(Assigned task): The full set of entries is to be printed exactly, with pictures excluded.

* * *

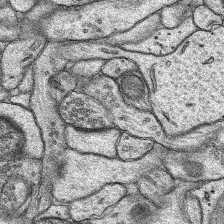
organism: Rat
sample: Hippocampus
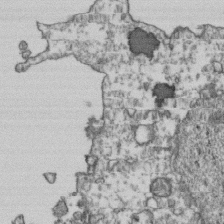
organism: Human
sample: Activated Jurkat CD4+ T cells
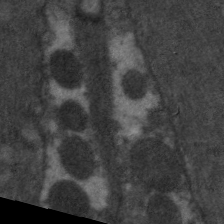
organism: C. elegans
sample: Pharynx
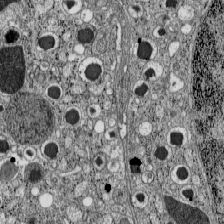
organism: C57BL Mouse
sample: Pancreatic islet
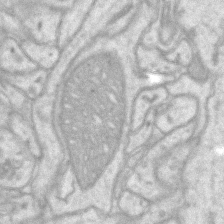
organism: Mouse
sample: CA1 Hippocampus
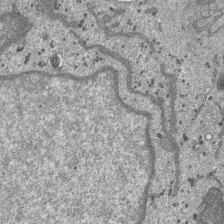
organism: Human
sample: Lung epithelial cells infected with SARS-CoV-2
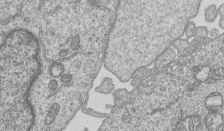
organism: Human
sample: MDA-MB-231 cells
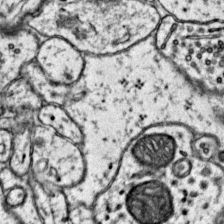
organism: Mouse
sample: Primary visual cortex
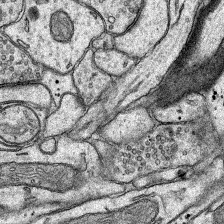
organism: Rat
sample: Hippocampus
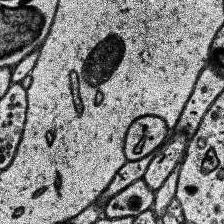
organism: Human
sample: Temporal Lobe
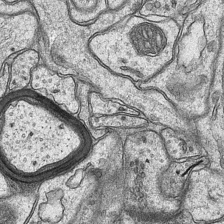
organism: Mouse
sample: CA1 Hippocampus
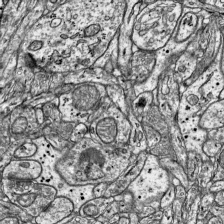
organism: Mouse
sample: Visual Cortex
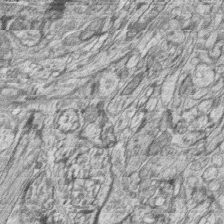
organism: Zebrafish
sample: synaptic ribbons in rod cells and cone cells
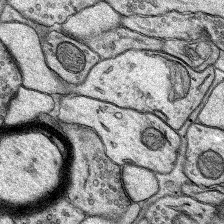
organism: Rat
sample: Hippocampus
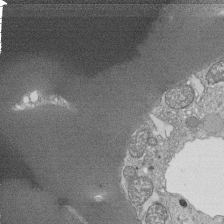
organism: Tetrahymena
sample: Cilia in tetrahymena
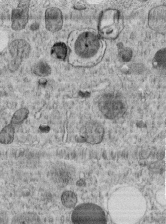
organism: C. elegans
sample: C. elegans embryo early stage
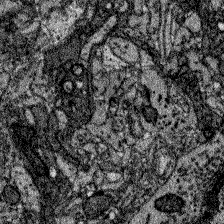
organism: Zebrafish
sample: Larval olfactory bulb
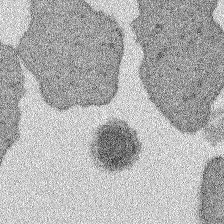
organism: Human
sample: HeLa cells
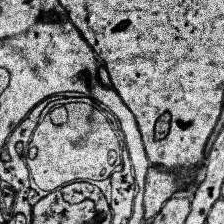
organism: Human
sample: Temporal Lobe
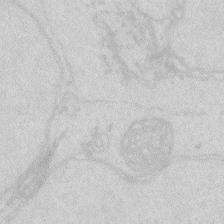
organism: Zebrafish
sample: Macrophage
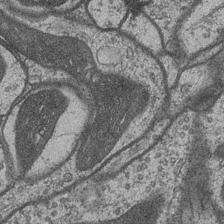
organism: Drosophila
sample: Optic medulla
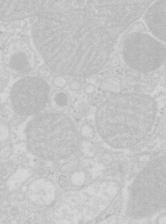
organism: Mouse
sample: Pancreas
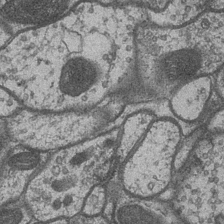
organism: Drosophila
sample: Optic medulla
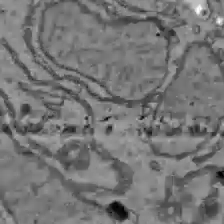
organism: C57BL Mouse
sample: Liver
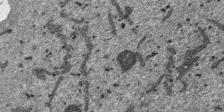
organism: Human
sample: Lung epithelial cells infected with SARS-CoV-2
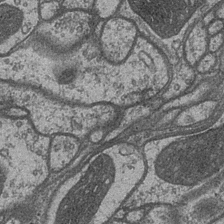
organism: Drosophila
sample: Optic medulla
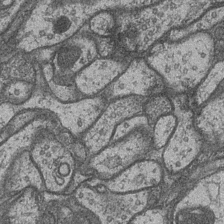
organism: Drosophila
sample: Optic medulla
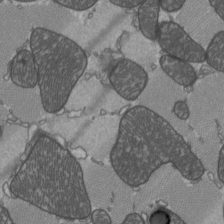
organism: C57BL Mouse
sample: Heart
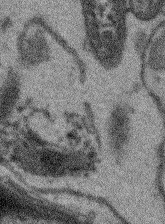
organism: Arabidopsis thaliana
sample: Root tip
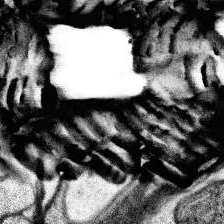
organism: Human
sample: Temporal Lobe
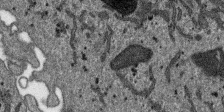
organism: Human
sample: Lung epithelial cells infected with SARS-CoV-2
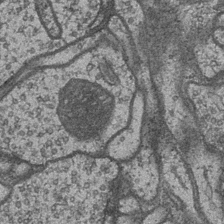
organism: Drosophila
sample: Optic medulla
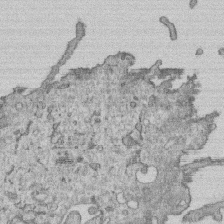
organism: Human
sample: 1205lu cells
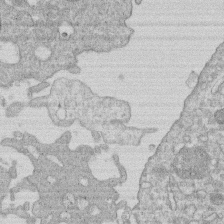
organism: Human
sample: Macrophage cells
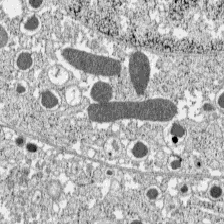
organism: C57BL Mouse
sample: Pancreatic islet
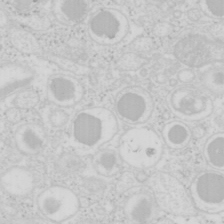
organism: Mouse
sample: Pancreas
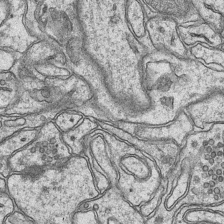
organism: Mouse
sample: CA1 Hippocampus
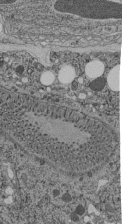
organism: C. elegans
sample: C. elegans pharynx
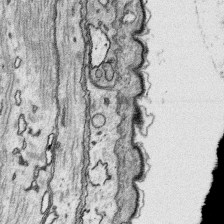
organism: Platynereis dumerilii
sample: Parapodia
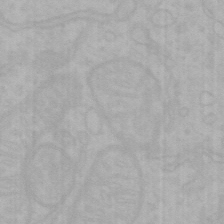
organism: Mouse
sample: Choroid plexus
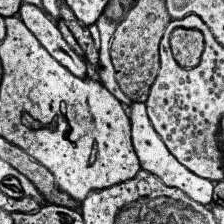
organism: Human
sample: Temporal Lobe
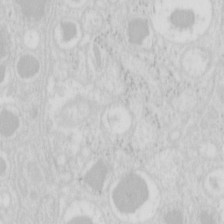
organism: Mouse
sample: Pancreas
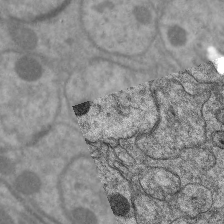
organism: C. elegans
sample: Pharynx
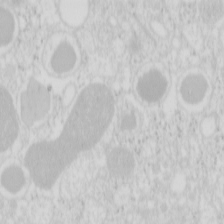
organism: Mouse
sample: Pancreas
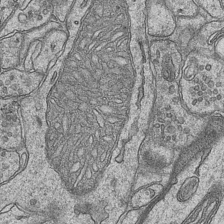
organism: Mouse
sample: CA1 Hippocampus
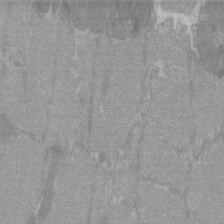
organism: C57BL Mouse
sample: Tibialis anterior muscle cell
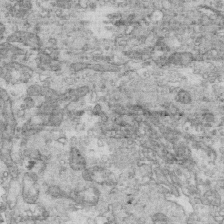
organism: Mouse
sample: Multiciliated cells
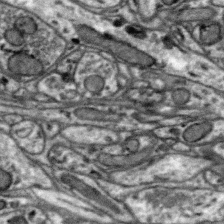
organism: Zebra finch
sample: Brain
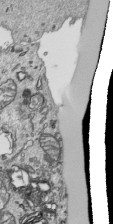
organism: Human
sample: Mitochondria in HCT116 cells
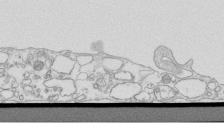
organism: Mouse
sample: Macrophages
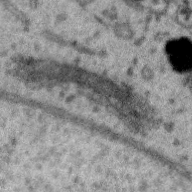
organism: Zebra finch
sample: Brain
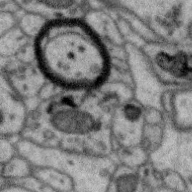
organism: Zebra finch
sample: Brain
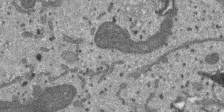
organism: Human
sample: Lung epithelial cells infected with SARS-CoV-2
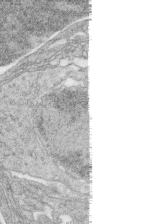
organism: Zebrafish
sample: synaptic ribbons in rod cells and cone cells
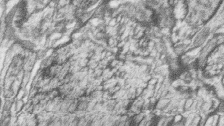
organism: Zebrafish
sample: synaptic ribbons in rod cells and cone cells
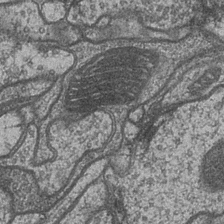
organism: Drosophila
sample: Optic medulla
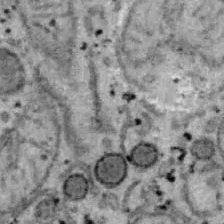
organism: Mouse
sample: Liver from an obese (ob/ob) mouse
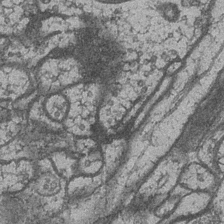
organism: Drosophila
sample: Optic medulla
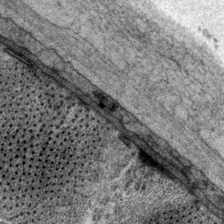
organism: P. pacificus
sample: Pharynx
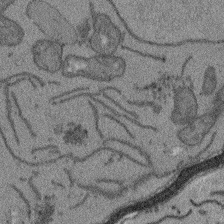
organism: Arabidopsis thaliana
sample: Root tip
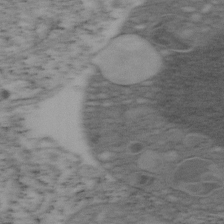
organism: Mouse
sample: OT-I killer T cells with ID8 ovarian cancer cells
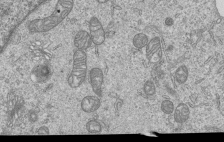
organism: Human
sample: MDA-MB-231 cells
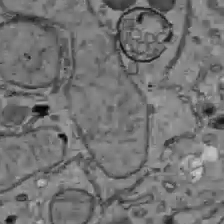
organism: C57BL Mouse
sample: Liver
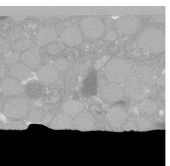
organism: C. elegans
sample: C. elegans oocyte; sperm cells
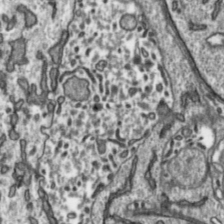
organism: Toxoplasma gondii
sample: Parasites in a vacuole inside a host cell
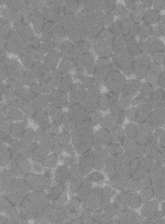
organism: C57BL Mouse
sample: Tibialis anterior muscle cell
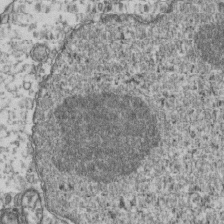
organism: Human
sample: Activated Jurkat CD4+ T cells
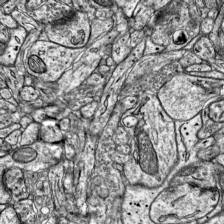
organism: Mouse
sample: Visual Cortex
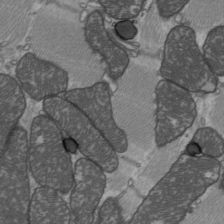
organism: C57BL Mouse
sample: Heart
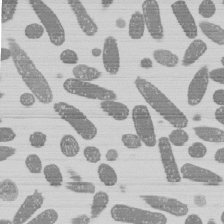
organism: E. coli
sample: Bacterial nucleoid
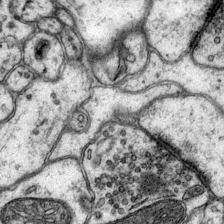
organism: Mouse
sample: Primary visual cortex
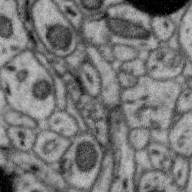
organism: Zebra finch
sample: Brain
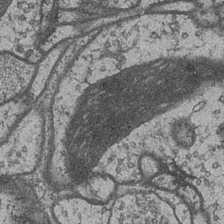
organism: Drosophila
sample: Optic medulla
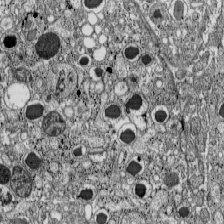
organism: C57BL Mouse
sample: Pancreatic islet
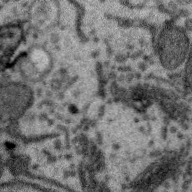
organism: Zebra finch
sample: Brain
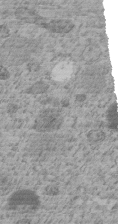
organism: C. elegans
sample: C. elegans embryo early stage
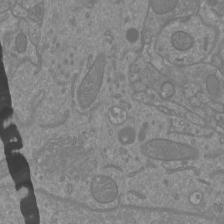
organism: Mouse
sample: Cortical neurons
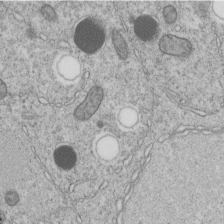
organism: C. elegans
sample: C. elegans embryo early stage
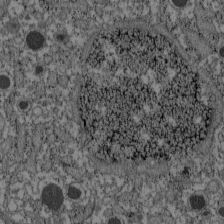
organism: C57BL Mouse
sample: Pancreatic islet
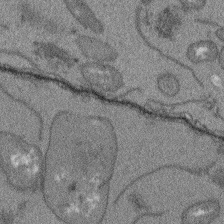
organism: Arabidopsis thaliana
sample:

* * *

(Your response):
organism: Rat
sample: Hippocampus
organism: Human
sample: Activated Jurkat CD4+ T cells
organism: C. elegans
sample: Pharynx
organism: C57BL Mouse
sample: Pancreatic islet
organism: Mouse
sample: CA1 Hippocampus
organism: Human
sample: Lung epithelial cells infected with SARS-CoV-2
organism: Human
sample: MDA-MB-231 cells
organism: Mouse
sample: Primary visual cortex
organism: Rat
sample: Hippocampus
organism: Human
sample: Temporal Lobe
organism: Mouse
sample: CA1 Hippocampus
organism: Mouse
sample: Visual Cortex
organism: Zebrafish
sample: synaptic ribbons in rod cells and cone cells
organism: Rat
sample: Hippocampus
organism: Tetrahymena
sample: Cilia in tetrahymena
organism: C. elegans
sample: C. elegans embryo early stage
organism: Zebrafish
sample: Larval olfactory bulb
organism: Human
sample: HeLa cells
organism: Human
sample: Temporal Lobe
organism: Zebrafish
sample: Macrophage
organism: Drosophila
sample: Optic medulla
organism: Mouse
sample: Pancreas
organism: Drosophila
sample: Optic medulla
organism: C57BL Mouse
sample: Liver
organism: Human
sample: Lung epithelial cells infected with SARS-CoV-2
organism: Drosophila
sample: Optic medulla
organism: Drosophila
sample: Optic medulla
organism: C57BL Mouse
sample: Heart
organism: Arabidopsis thaliana
sample: Root tip
organism: Human
sample: Temporal Lobe
organism: Human
sample: Lung epithelial cells infected with SARS-CoV-2
organism: Drosophila
sample: Optic medulla
organism: Human
sample: 1205lu cells
organism: Human
sample: Macrophage cells
organism: C57BL Mouse
sample: Pancreatic islet
organism: Mouse
sample: Pancreas
organism: Mouse
sample: CA1 Hippocampus
organism: C. elegans
sample: C. elegans pharynx
organism: Platynereis dumerilii
sample: Parapodia
organism: Mouse
sample: Choroid plexus
organism: Human
sample: Temporal Lobe
organism: Mouse
sample: Pancreas
organism: C. elegans
sample: Pharynx
organism: Mouse
sample: Pancreas
organism: Mouse
sample: CA1 Hippocampus
organism: C57BL Mouse
sample: Tibialis anterior muscle cell
organism: Mouse
sample: Multiciliated cells
organism: Zebra finch
sample: Brain
organism: Human
sample: Mitochondria in HCT116 cells
organism: Mouse
sample: Macrophages
organism: Zebra finch
sample: Brain
organism: Zebra finch
sample: Brain
organism: Human
sample: Lung epithelial cells infected with SARS-CoV-2
organism: Zebrafish
sample: synaptic ribbons in rod cells and cone cells
organism: Zebrafish
sample: synaptic ribbons in rod cells and cone cells
organism: Drosophila
sample: Optic medulla
organism: Mouse
sample: Liver from an obese (ob/ob) mouse
organism: Drosophila
sample: Optic medulla
organism: P. pacificus
sample: Pharynx
organism: Arabidopsis thaliana
sample: Root tip
organism: Mouse
sample: OT-I killer T cells with ID8 ovarian cancer cells
organism: Human
sample: MDA-MB-231 cells
organism: C57BL Mouse
sample: Liver
organism: C. elegans
sample: C. elegans oocyte; sperm cells
organism: Toxoplasma gondii
sample: Parasites in a vacuole inside a host cell
organism: C57BL Mouse
sample: Tibialis anterior muscle cell
organism: Human
sample: Activated Jurkat CD4+ T cells
organism: Mouse
sample: Visual Cortex
organism: C57BL Mouse
sample: Heart
organism: E. coli
sample: Bacterial nucleoid
organism: Mouse
sample: Primary visual cortex
organism: Zebra finch
sample: Brain
organism: Drosophila
sample: Optic medulla
organism: C57BL Mouse
sample: Pancreatic islet
organism: Zebra finch
sample: Brain
organism: C. elegans
sample: C. elegans embryo early stage
organism: Mouse
sample: Cortical neurons
organism: C. elegans
sample: C. elegans embryo early stage
organism: C57BL Mouse
sample: Pancreatic islet
organism: Arabidopsis thaliana
sample:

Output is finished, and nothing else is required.